Output every line below as it stands, dropping only the images.

--- Source data Enclosed Below ---

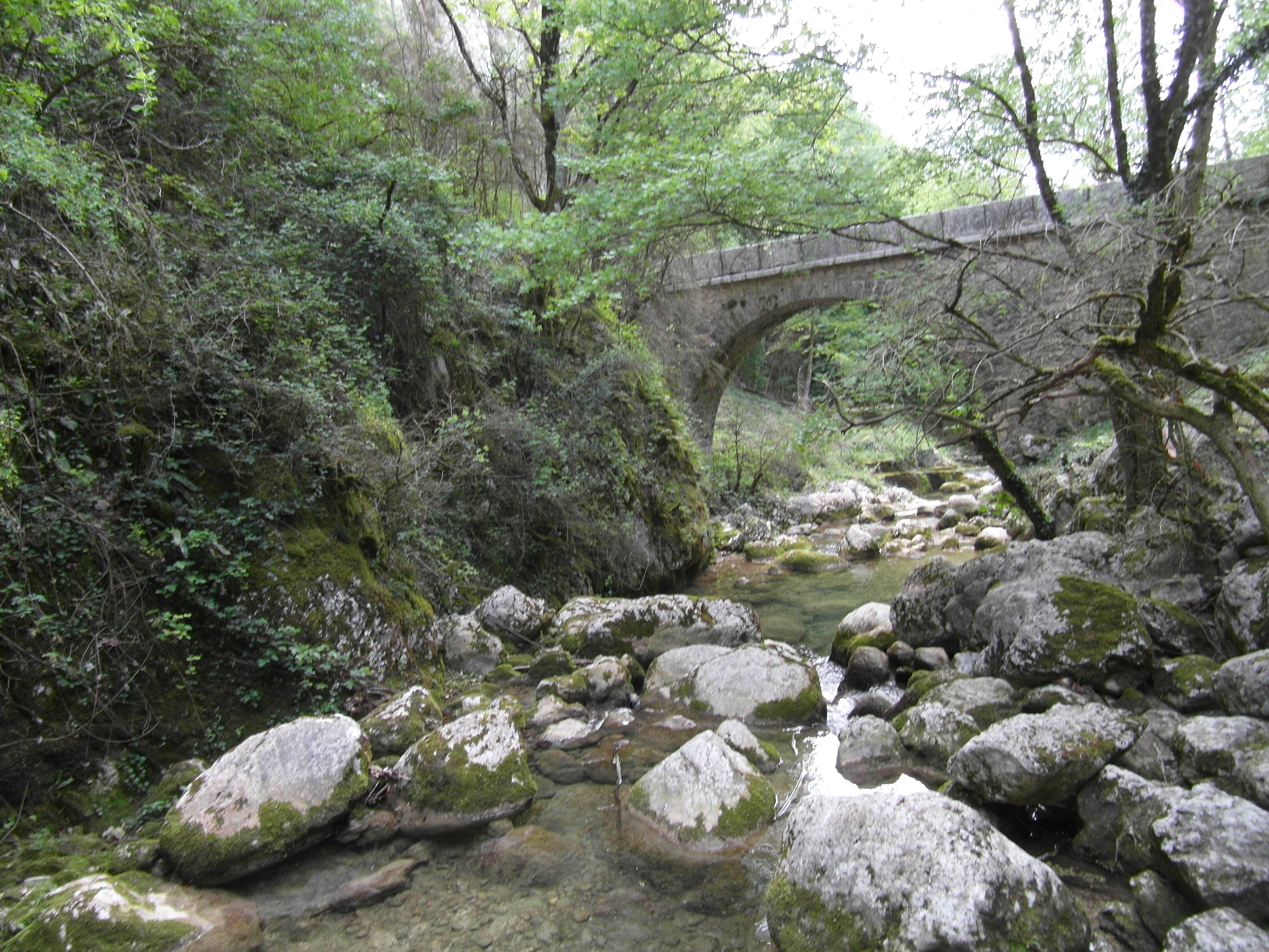 le pont de Montchardon dans les gorges du nan.
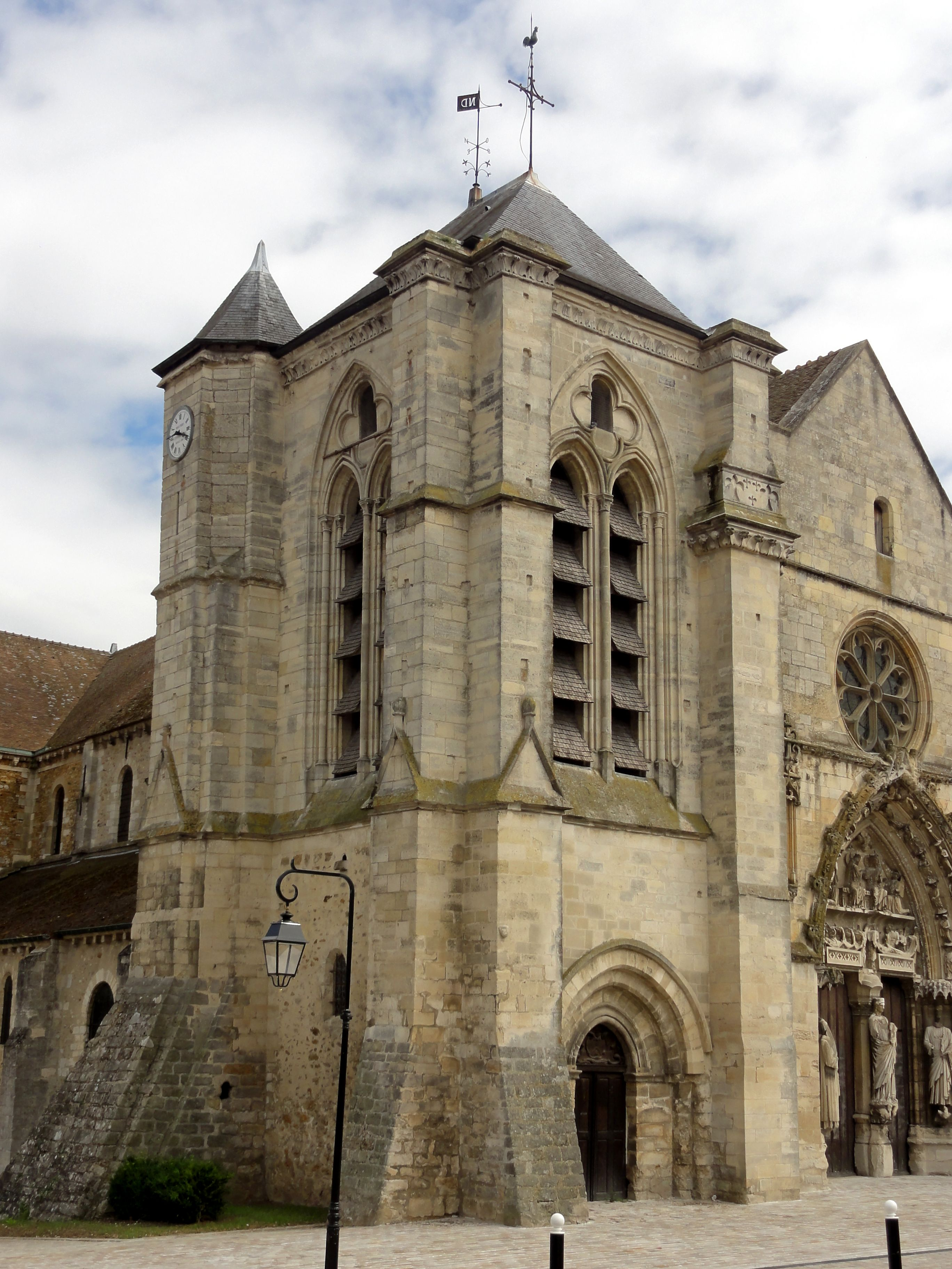 Clocher, vue depuis le nord-ouest.
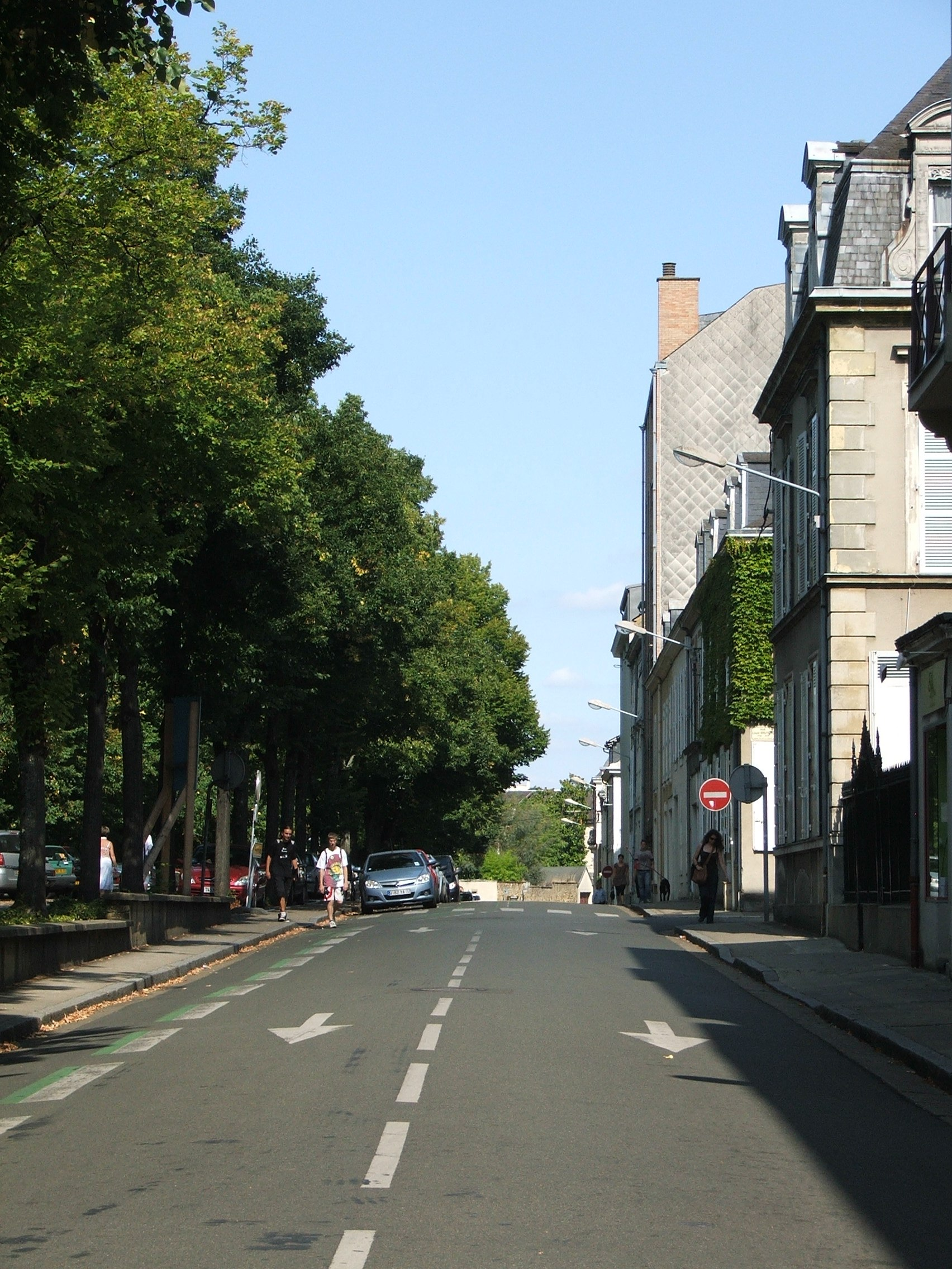 La rue du cirque au Mans, ancien lieu des arènes gallo-romaines de la ville

--- End of Enclosed Source data ---

● Result for this task:
 le pont de Montchardon dans les gorges du nan.
 Clocher, vue depuis le nord-ouest.
 La rue du cirque au Mans, ancien lieu des arènes gallo-romaines de la ville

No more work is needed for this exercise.